Climate change deniers use the same argument -- "Of course people who
professionally study global warming will claim it's real!"

Why is your claim valid while the above is specious? It depends on the rigor
of the subfield in question.

------
avatarlite
tl;dr - a refutation of statistician Cosma Shalizi’s essay at
[http://vserver1.cscs.lsa.umich.edu/~crshalizi/weblog/523.htm...](http://vserver1.cscs.lsa.umich.edu/~crshalizi/weblog/523.html)
in three parts:

(1) "Shalizi’s first error is his assertion that cognitive tests correlate
with each other because IQ test makers exclude tests that do not fit the
positive [correlation matrix]. In fact, more or less the opposite is true. ...
Cognitive tests correlate because all of them truly share one or more sources
of variance."

(2) "Shalizi’s second error is to disregard the large body of evidence that
has been presented in support of g as a unidimensional scale of human
psychological differences.

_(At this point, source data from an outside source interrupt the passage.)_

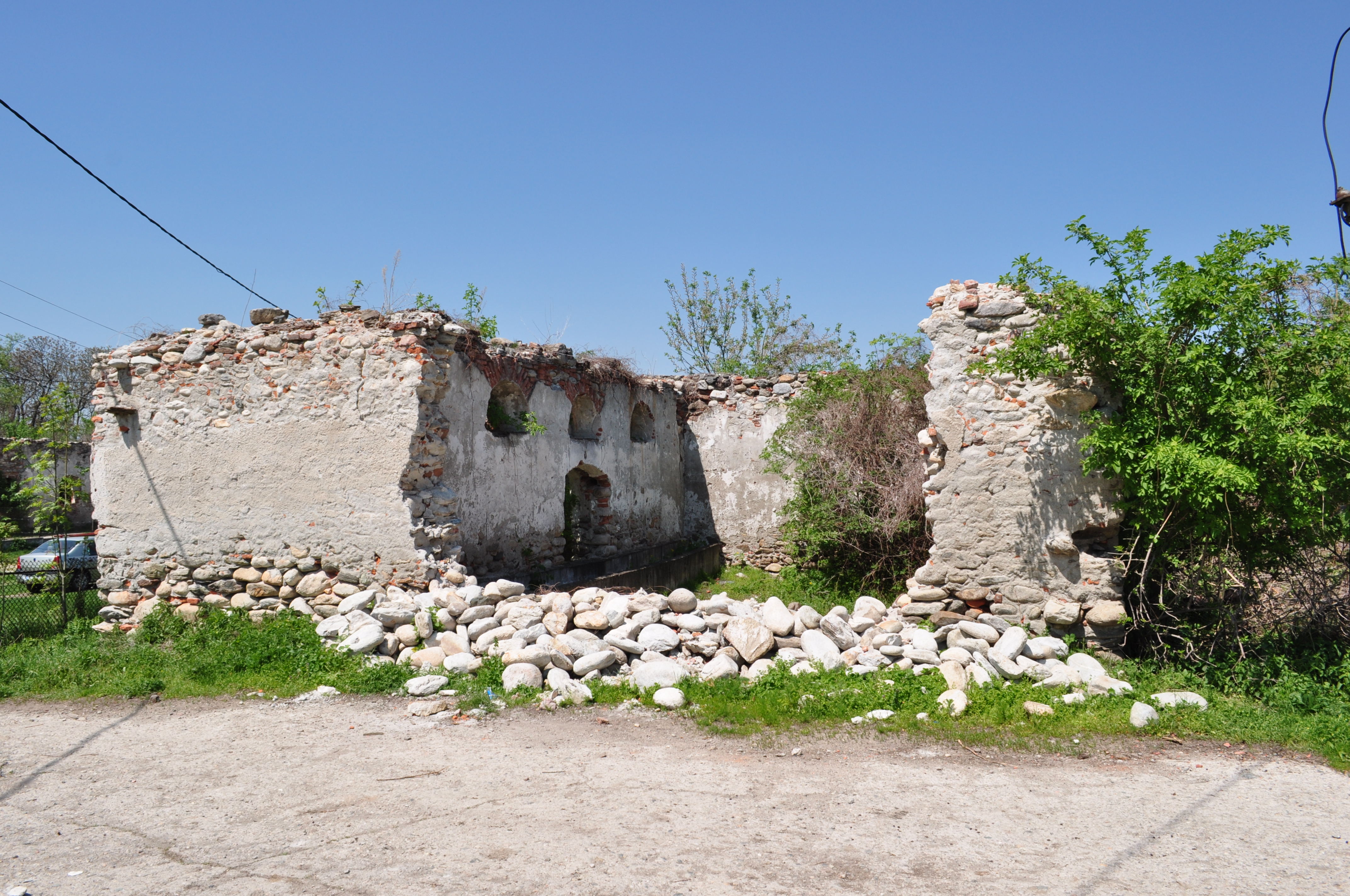 Curtea nobiliară a Cândeştilor, sat RÂU DE MORI; comuna RÂU DE MORI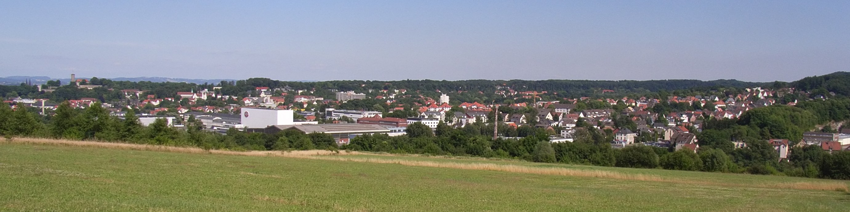 Bielefeld, Deutschland: Blick vom Blömkeberg auf den Stadtbezirk Gadderbaum mit den v. Bodelschwinghschen Anstalten Bethel.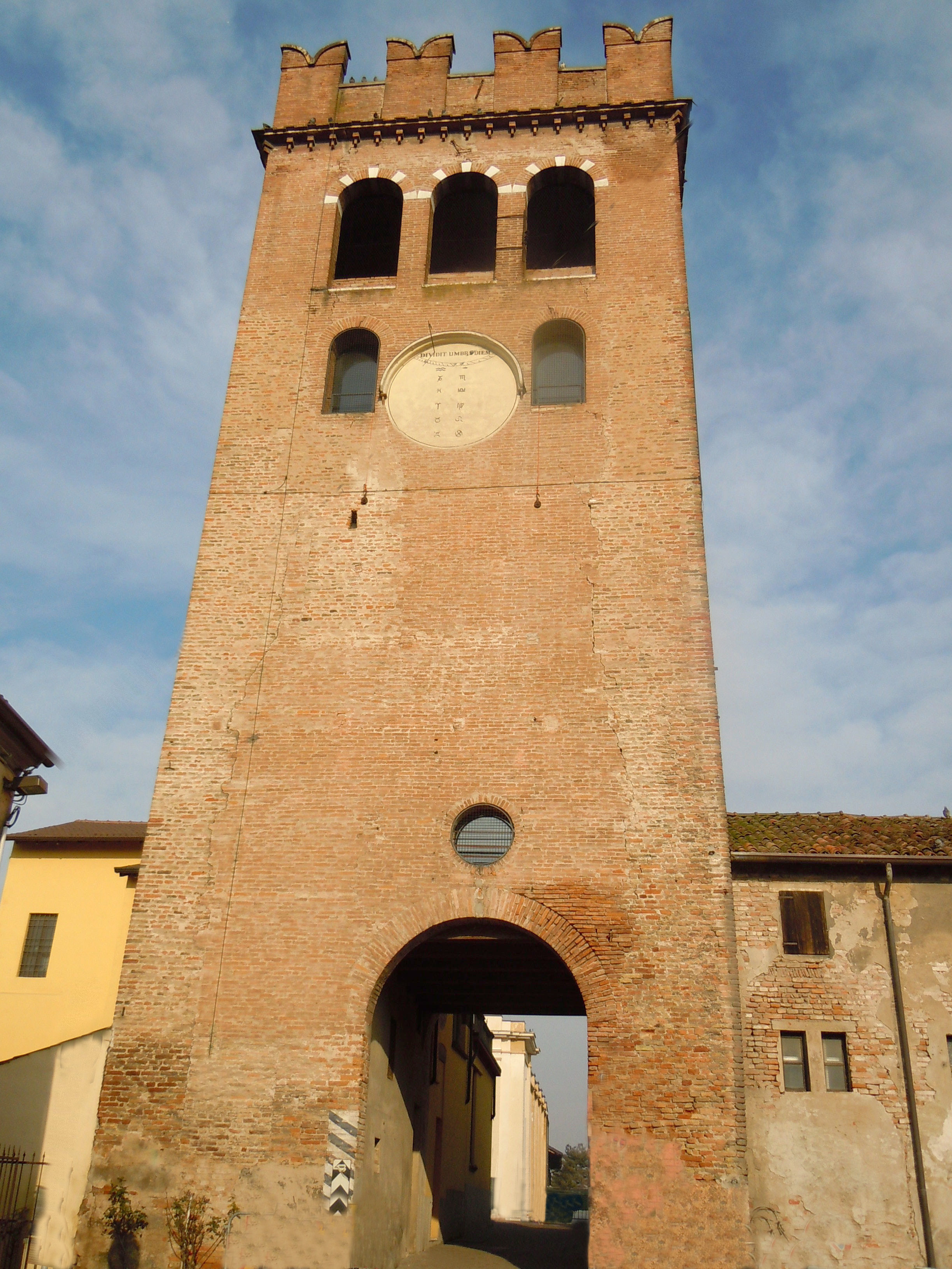 Castellucchio, torre castello.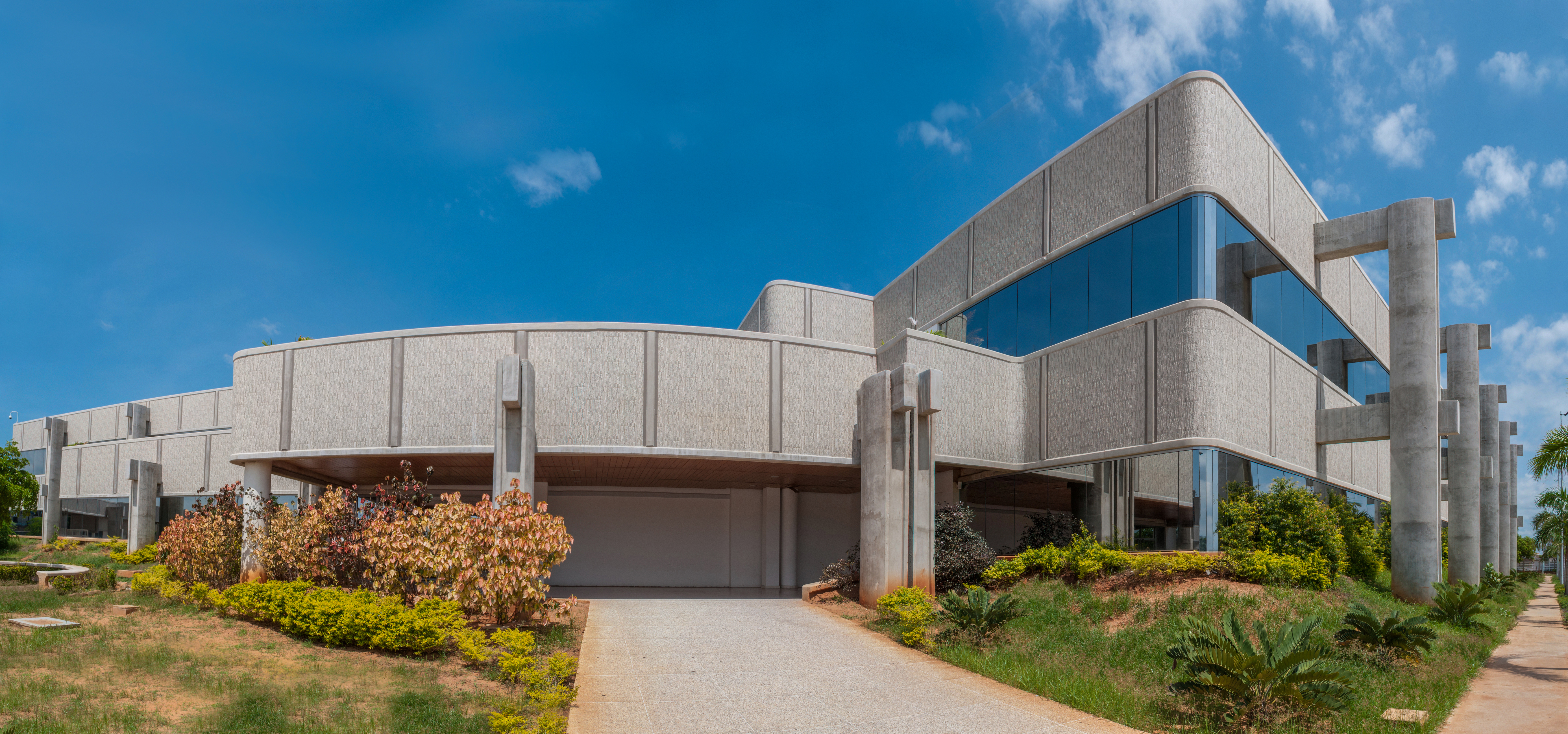 Oficinas administrativas de CORPOELEC, Fuerzas Armadas, Maracaibo, Venezuela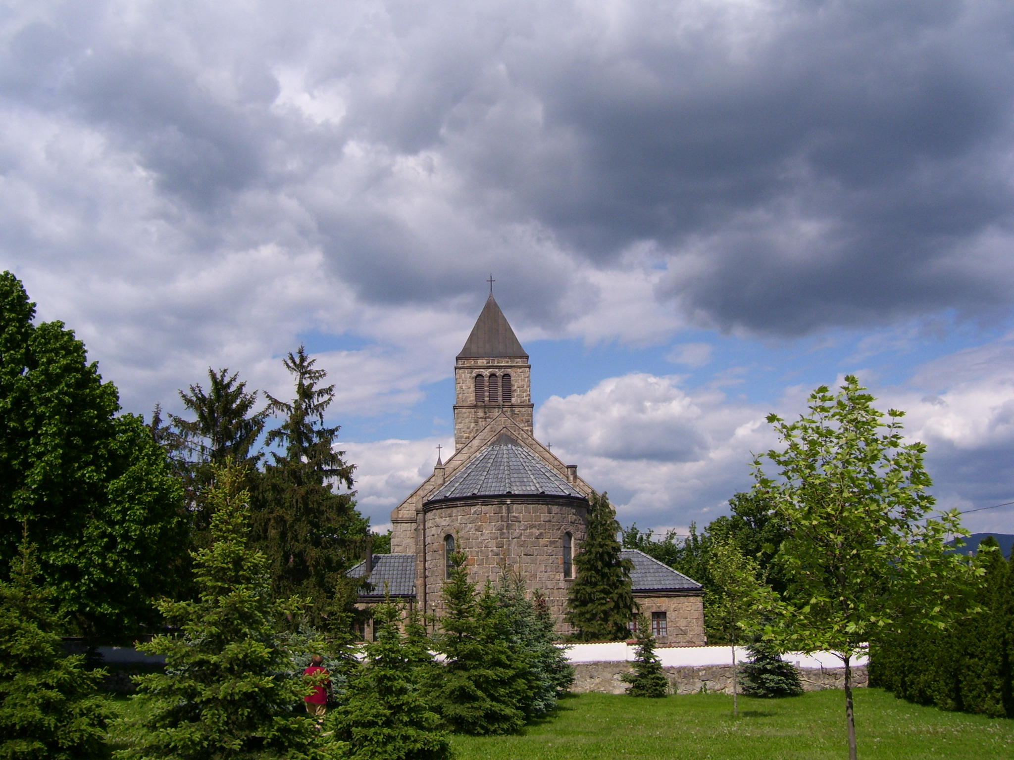 Dunabogdány római katolikus temploma, épült 1939-ben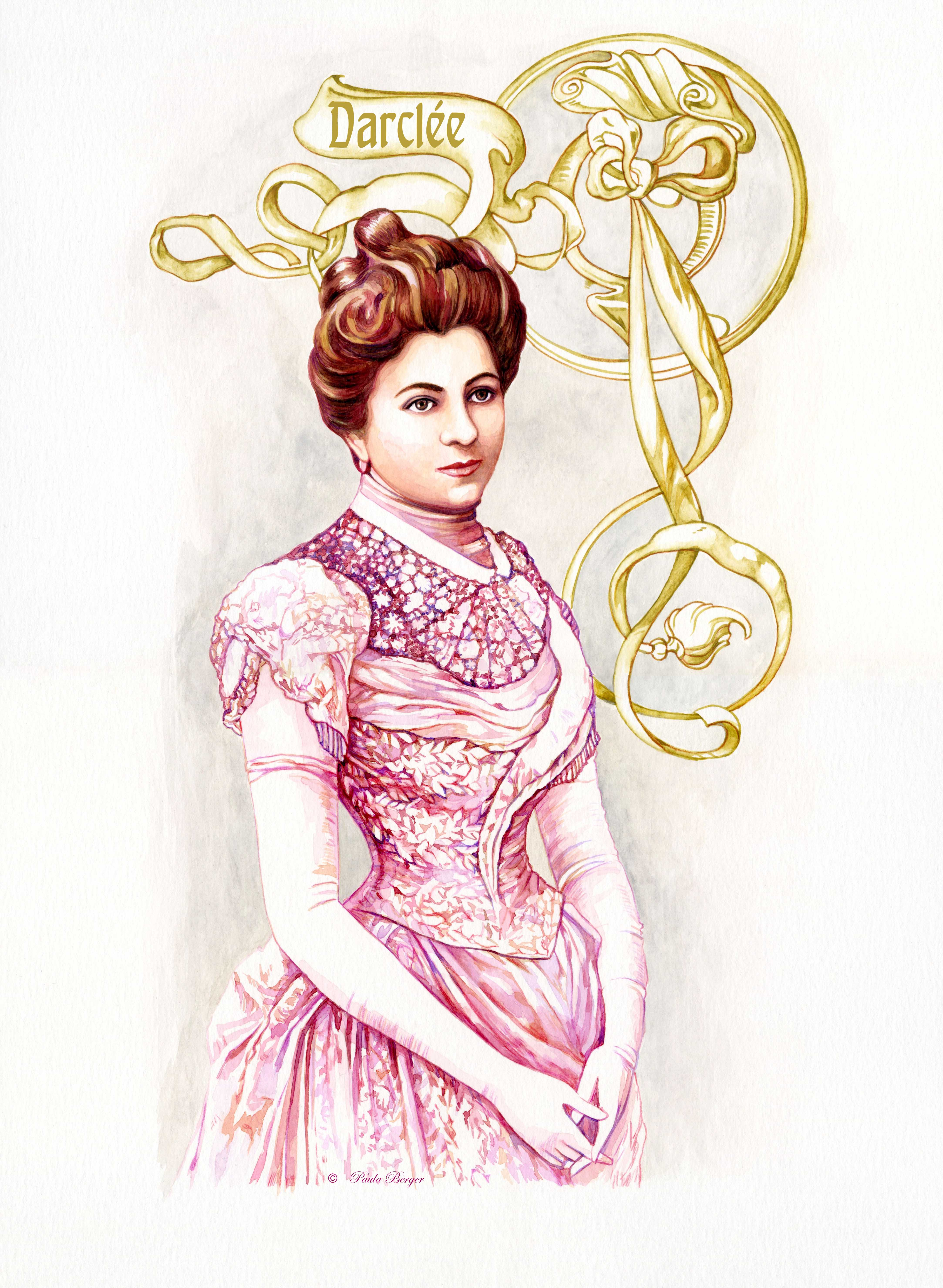 Illustration Paula Berger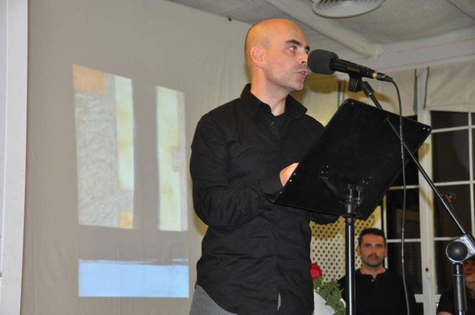 Alibe en acto literario

The g factor is not just about the positive
[correlation matrix]. A broad network of findings related to both social and
biological variables indicates that people do in fact vary, both
phenotypically and genetically, along this continuum that can be revealed by
psychometric tests of intelligence and that has has widespread significance in
human affairs."

(3) "Shalizi’s third error is to think that were it shown that g is not a
unitary variable neurobiologically, it would refute the concept of g. However,
for most purposes, brain physiology is not the most relevant level of analysis
of human intelligence. What matters is that g is a remarkably powerful and
robust variable that has great explanatory force in understanding human
behavior. Thus g exists at the behavioral level regardless of what its
neurobiological underpinnings are like."

Conclusion: "In many ways, criticisms of g like Shalizi’s amount to “sure, it
works in practice, but I don’t think it works in theory”. Shalizi faults g for
being a “black box theory” that does not provide a mechanistic explanation of
the workings of intelligence, disparaging psychometric measurement of
intelligence as a mere “stop-gap” rather than a genuine scientific
breakthrough. However, the fact that psychometricians have traditionally been
primarily interested in validity and reliability is a feature, not a bug.
Intelligence testing, unlike most fields of psychology and social science, is
highly practical, being widely applied to diagnose learning problems and
medical conditions and to select students and employees. What is important is
that IQ tests reliably measure an important human characteristic, not the
particular underlying neurobiological mechanisms."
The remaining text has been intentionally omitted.